Playing with two digit numbers

A two digit number

You are aware of two digit numbers. A two digit number is written in the form ab where ab = 10×a + b. Similarly as we would write 21 = 2×10 + 1. In this post I will teach you how to play with two digit numbers. I will teach fast tricks to do multiplication and finding squares.

Multiplication

You are aware of the formula (a + b)(c + d) = a×c + a×d + b×c + b×d. If you have two digit numbers kl and mn. Then you can represent kl as 10×k + l and mn as 10×m + n.

The product of kl and mn can be represented as
(10k + l)(10m + n) = 100×k×m + 10(k×n + l×m) + l×n

Example
21 × 65
= 100×2×6 + 10(2×5 + 1×6) + 1×5
= 1200 + 10(16) + 5
= 1200+160+5
= 1365

Steps to multiply two numbers
1. Multiply the digits at unit place
2. Multiply the two sets of digits at unit place and digit at tens place. Add. Multiply the result by 10.
   
3. Multiply the two digits at tens place.
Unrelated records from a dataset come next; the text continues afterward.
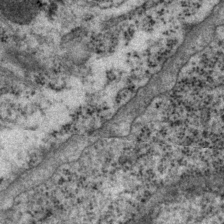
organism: P. pacificus
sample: Pharynx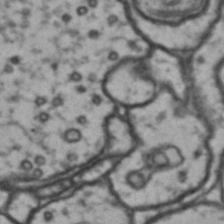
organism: Drosophila
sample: Brain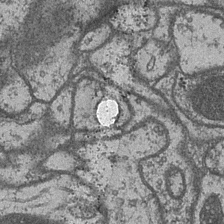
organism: Drosophila
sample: Optic medulla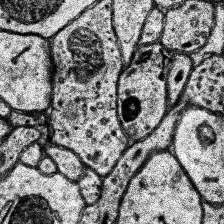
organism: Human
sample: Temporal Lobe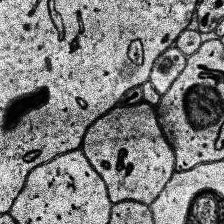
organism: Human
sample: Temporal Lobe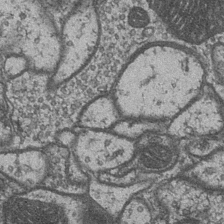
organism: Drosophila
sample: Optic medulla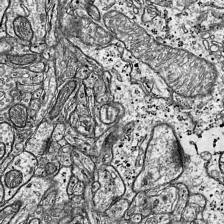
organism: Mouse
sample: Visual Cortex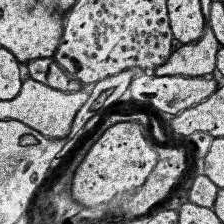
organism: Human
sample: Temporal Lobe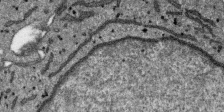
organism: Human
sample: Lung epithelial cells, uninfected (mock) control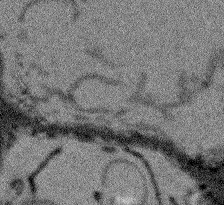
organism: Arabidopsis thaliana
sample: Root tip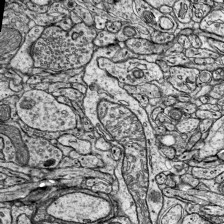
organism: Mouse
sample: Visual Cortex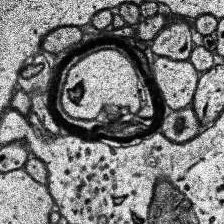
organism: Human
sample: Temporal Lobe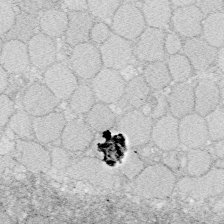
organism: Zebrafish
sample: Whole-Brain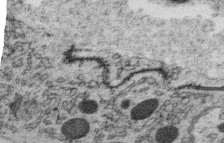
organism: C. elegans
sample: C. elegans oocyte; sperm cells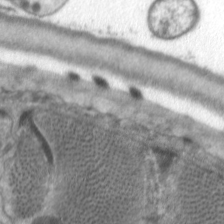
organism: C. elegans
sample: Pharynx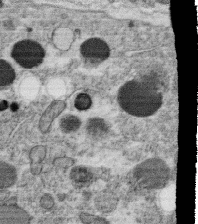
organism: C. elegans
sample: C. elegans oocyte; sperm cells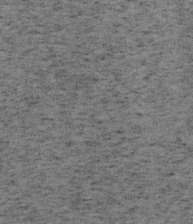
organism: Mouse
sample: OT-I killer T cells with ID8 ovarian cancer cells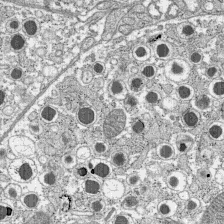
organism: C57BL Mouse
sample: Pancreatic islet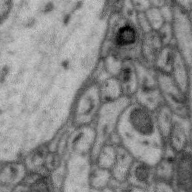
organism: Zebra finch
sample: Brain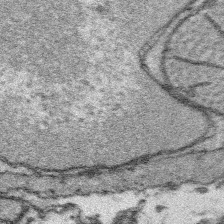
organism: Platynereis dumerilii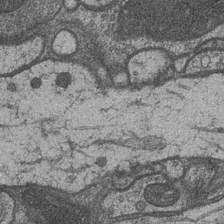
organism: Drosophila
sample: Optic medulla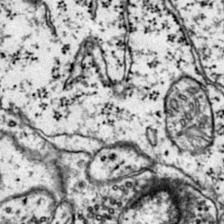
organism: Mouse
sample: Primary visual cortex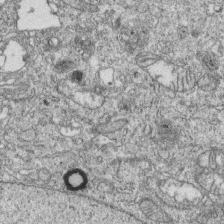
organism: Human
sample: HeLa cell HIV synapse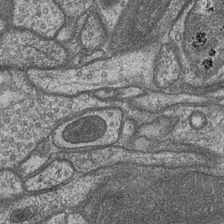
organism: Drosophila
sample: Optic medulla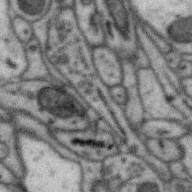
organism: Zebra finch
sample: Brain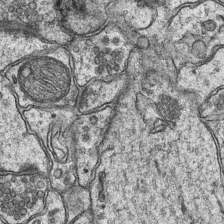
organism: Mouse
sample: CA1 Hippocampus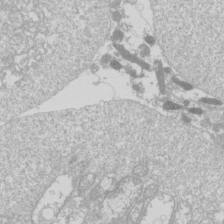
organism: Drosophila
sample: Cell division; meiosis; drosophila spermatocytes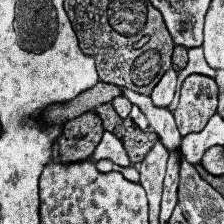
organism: Human
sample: Temporal Lobe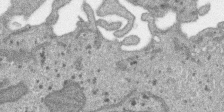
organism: Human
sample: Lung epithelial cells infected with SARS-CoV-2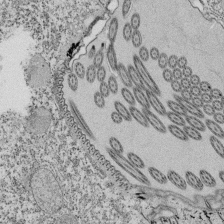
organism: Tetrahymena
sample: Cilia in tetrahymena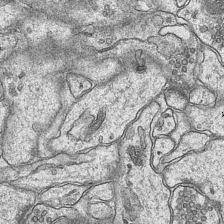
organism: Mouse
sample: CA1 Hippocampus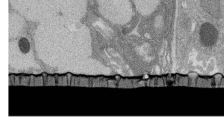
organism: Rat
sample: Salivary granule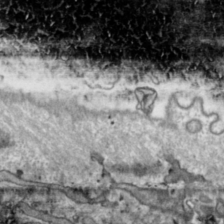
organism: Toxoplasma gondii
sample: Parasites in a vacuole inside a host cell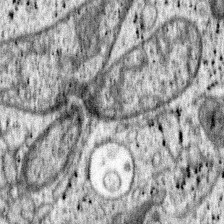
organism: Human
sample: HeLa cells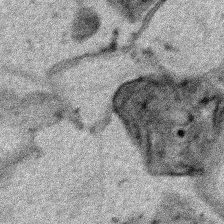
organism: Human
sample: Mitochondria in HCT116 cells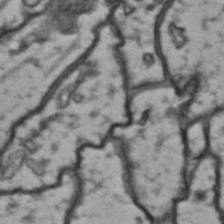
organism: Drosophila
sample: Brain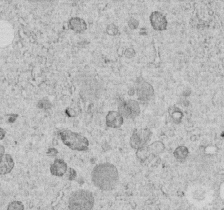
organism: C. elegans
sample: C. elegans embryo early stage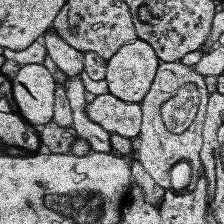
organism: Human
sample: Temporal Lobe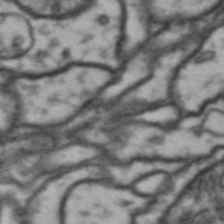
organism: Drosophila
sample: Brain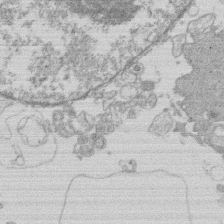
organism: Human
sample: Macrophage cells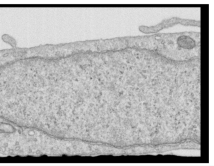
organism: Human
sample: Centriole in RPE cells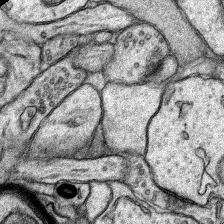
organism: Rat
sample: Hippocampus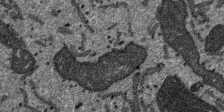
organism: Human
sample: Lung epithelial cells infected with SARS-CoV-2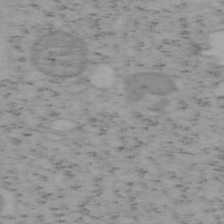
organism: Mouse
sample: OT-I killer T cells with ID8 ovarian cancer cells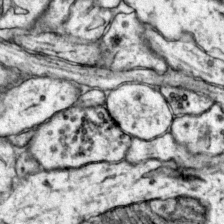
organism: Mouse
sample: Primary visual cortex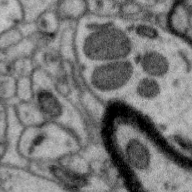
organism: Zebra finch
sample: Brain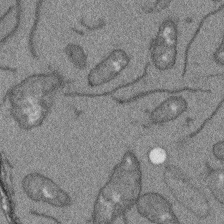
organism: Arabidopsis thaliana
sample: Root tip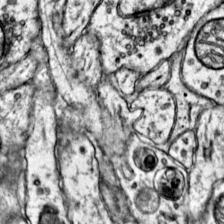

Multiply the result by 100.
   
4. Add the result obtained in steps 1,2 and 3.

Square

You know that the square of a number is product of a number with itself. So, if the number is kl then the square can be represented as
(10k + l)(10k + l) = 100×k×k + 10(k×l + l×k) + l×l
= 100×k² + 2×10×(k×l) + l²

You can obtain the above formula easily by using the expansion
(a + b)² = a² + 2ab + b²

Example
15×15
= 100×1 + 2×10×5 + 25
= 100 + 100 + 25
= 225

Steps to square a two digit number
1. Square the digit at unit place
2. Multiply the two digits at unit place and at tens place. Multiply the result by 20.
   
3. Square the digit at tens place and multiply by 100.
   
4. Add the result obtained in steps 1,2 and 3.

Squaring a two digit number ending with 5

When the number ends with 5 it can be written as k5.
Its square is 100×k² + 2×10×(k×5) + 5²
Which can be written as 100×k² + 100×k + 25
= 100×(k²+k) + 25
= 100×(k(k+1)) + 25

Rule: Find the product of digit at tens place and (digit at tens place + 1). Place 25 after it.